Bledsoe's Station, also known as Bledsoe's Fort, was an 18th-century fortified frontier settlement located in what is now Castalian Springs, Tennessee. The fort was built by longhunter and Sumner County pioneer Isaac Bledsoe (c. 1735–1793) in the early 1780s to protect Upper Cumberland settlers and migrants from hostile Native American attacks. While the fort is no longer standing, its location has been verified by archaeological excavations. The site is now part of Bledsoe's Fort Historical Park, a public park established in 1989 by Sumner County residents and Bledsoe's descendants.

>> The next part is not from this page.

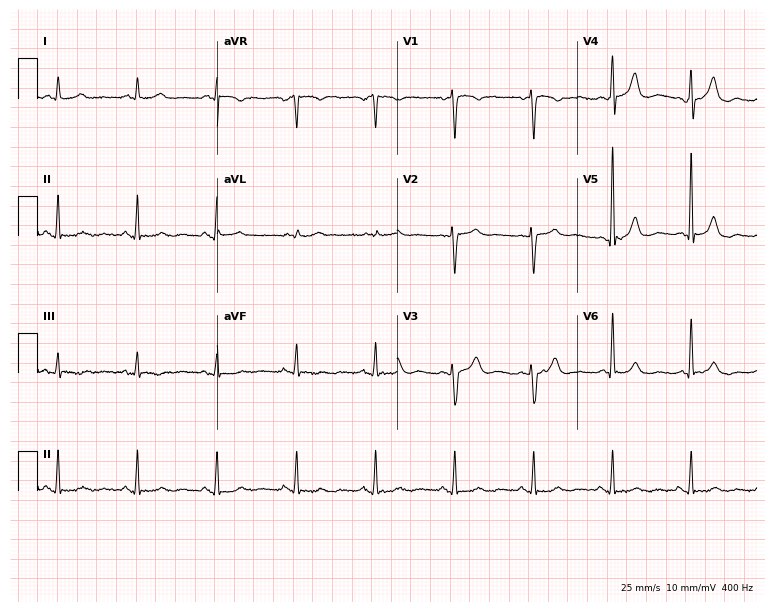
ECG (7.3-second recording at 400 Hz) — a man, 63 years old. Screened for six findings — first-degree AV block, right bundle branch block, left bundle branch block, sinus bradycardia, atrial fibrillation, sinus tachycardia — none is recorded.

Bledsoe's Station was one of a series of frontier outposts built in the Upper Cumberland during the first major migration of Euro-American settlers into the Middle Tennessee area following the American Revolution. The fort was a convenient stopover along Avery's Trace—the main road connecting East and Middle Tennessee at the time. The flood of settlers into the region brought inevitable conflict with the region's Native American inhabitants, and dozens of settlers were killed in the late 1780s and early 1790s. Isaac Bledsoe's brother Anthony was killed in an ambush at the fort in 1788, and Isaac was killed while tending a field outside the fort in 1793. The end of the Cherokee–American wars in 1794 ended much of the violence in the region and reduced the fort's necessity.

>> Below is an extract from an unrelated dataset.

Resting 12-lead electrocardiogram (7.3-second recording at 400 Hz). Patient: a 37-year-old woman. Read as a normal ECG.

Bledsoe's Fort Historical Park protects the fort's excavation site, as an outline of the fort's walls can be discerned from former excavation trenches, as well as several historic structures, including the Nathaniel Parker Cabin and Hugh Rogan Cottage, who were compatriots of Isaac Bledsoe and a pioneer cemetery, with a large obelisk, dedicated to the Bledsoe brothers. The Castalian Springs Mound Site and the Wynnewood State Historic Site are located immediately east of the park, and the Cragfont State Historic Site is located immediately to the west.

==Geography==
Bledsoe's Station was located on a hill slope between Bledsoe Creek to the west and Bledsoe Lick Creek to the east. Both streams empty into the Old Hickory Lake impoundment of the Cumberland River just over a mile to the south. The hill is relatively blunt and consists of open fields alternating with densely forested areas. The top of the hill is used as a flying zone for radio-controlled airplanes. The spring that furnished the minerals for Bledsoe's Lick flows at the base of the hill a few hundred yards east of the fort site.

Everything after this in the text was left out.